BOCA RATON, Fla., March 14, 2024 (GLOBE NEWSWIRE) -- First Wave BioPharma, Inc., (NASDAQ: FWBI), (“First Wave BioPharma” or the “Company”), a clinical-stage biopharmaceutical company specializing in the development of targeted, non-systemic therapies for gastrointestinal (GI) diseases, today announced it has acquired ImmunogenX in an all-stock transaction with the combined company focused on advancing a GI pipeline comprised of multiple, late-stage clinical assets, including latiglutenase, a potentially first-in-class, near Phase 3-ready, targeted, oral biotherapeutic for celiac disease. James Sapirstein will continue to serve as Chairman and Chief Executive Officer of First Wave BioPharma with Jack Syage, Ph.D., previously the Chief Executive Officer and Co-Founder of ImmunogenX, assuming the role of President and Chief Operating Officer of First Wave BioPharma. Dr. Syage and Dr. Chaitan Khosla will also join the board of directors of First Wave BioPharma.

First Wave BioPharma intends to license the commercial rights to latiglutenase in the United States and Canada to a strategic global pharmaceutical company which will commercialize latiglutenase following receipt of marketing approval. First Wave BioPharma will also seek to secure financing commitments from a syndicate of institutional healthcare investors to fund the ongoing development of latiglutenase. The closing of a strategic licensing agreement and any other financings would be contingent upon the satisfaction of a number of conditions, including customary due diligence, the negotiation and execution of definitive agreements, Board approval and receipt of all required third-party (including governmental) approvals, licenses, consents, and clearances, as and when applicable.

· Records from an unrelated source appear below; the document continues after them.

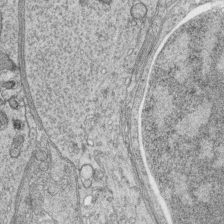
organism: Zebrafish
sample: synaptic ribbons in rod cells and cone cells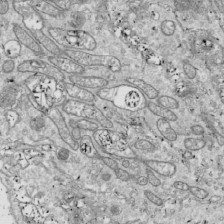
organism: Drosophila
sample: Cell division; meiosis; drosophila spermatocytes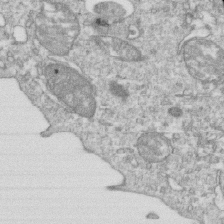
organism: Mouse
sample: Activated OT-1 CD8+ T cells

Latiglutenase, an oral biotherapeutic composed of two gluten-specific recombinant proteases, has demonstrated effectiveness in reducing intestinal damage and alleviating symptoms of celiac disease in two Phase 2 trials involving approximately 200 patients. The Phase 3 clinical plan for latiglutenase has been reviewed by the GI Division of the U.S. Food and Drug Administration (FDA) and the trials are anticipated to begin in early 2025.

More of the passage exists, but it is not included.